Court of Appeals of Ohio, Eleventh District, Ashtabula County
Aug 27, 1999
CASE NO. 96-A-0009 (Ohio Ct. App. Aug. 27, 1999)

Opinion

CASE NO. 96-A-0009.

August 27, 1999.

CHARACTER OF PROCEEDINGS: Criminal Appeal from the Court of Common Pleas, Case No. 95 CR 123.

THOMAS L. SARTINI, ASHTABULA COUNTY PROSECUTOR, LINDA G. SILAKOSKI, ASSISTANT PROSECUTOR, (For Plaintiff-Appellee).

ATTY. MICHAEL A. PARTLOW, (For Defendant-Appellant).

JUDGES

HON. DONALD R. FORD, P.J., HON. JUDITH A. CHRISTLEY, J., HON. WILLIAM M. O'NEILL, J.


OPINION


This matter is before this court upon the application of appellant, Keith A. Jones, to reopen his direct appeal in the case of State v. Jones (Nov. 29, 1996), Lake App. No. 96-A-0009, unreported, pursuant to App.R. 26(B), which was granted.

The pertinent background to the instant matter began on May 7, 1995, when appellant, along with two other individuals, was involved in a gang-related confrontation in Ashtabula. Later that evening, those three persons picked up Jennifer Dyer ("Dyer"), who then drove them around town. Once their vehicle reached Bell Court in Ashtabula, appellant admitted that he discharged a. 12 gauge shotgun into a residence on that street.
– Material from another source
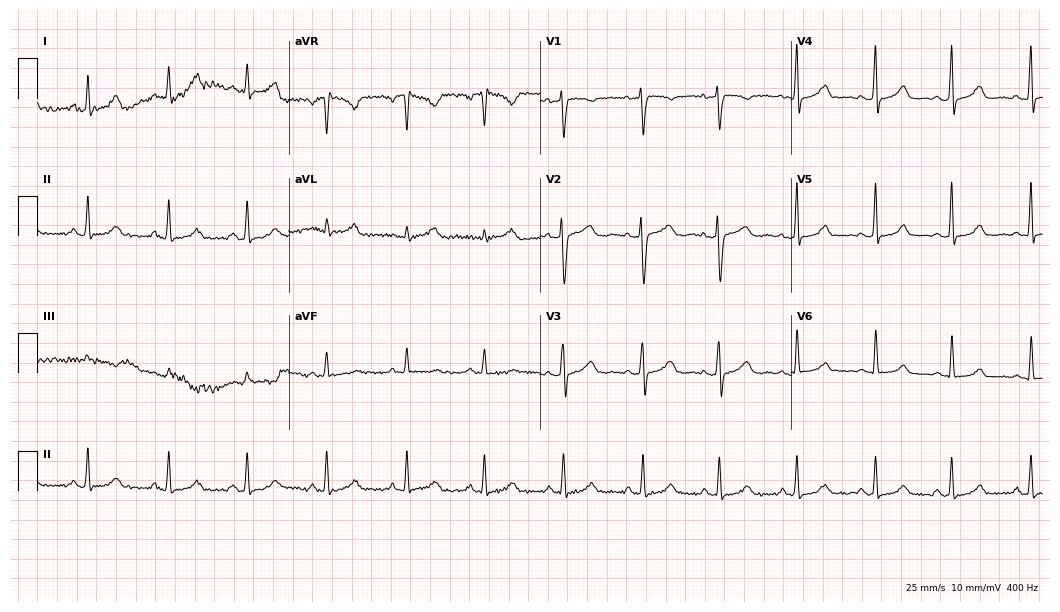
Electrocardiogram (10.2-second recording at 400 Hz), a 26-year-old female. Overall reading on record: normal ECG.

The appellee presented evidence that the shotgun then jammed and appellant handed it to a passenger in the back seat behind Dyer. During the transfer, the shotgun unexpectedly discharged killing Dyer.

Appellant was indicted on one count of involuntary manslaughter with a firearm specification, in violation of R.C. 2903.04(B), and improper discharge of a firearm, in violation of R.C. 2923.161(A). Appellant pleaded not guilty to both counts. From January 10 to 12, 1996, a jury trial was held. The jury returned guilty verdicts on both counts and appellant was sentenced on January 17, 1996.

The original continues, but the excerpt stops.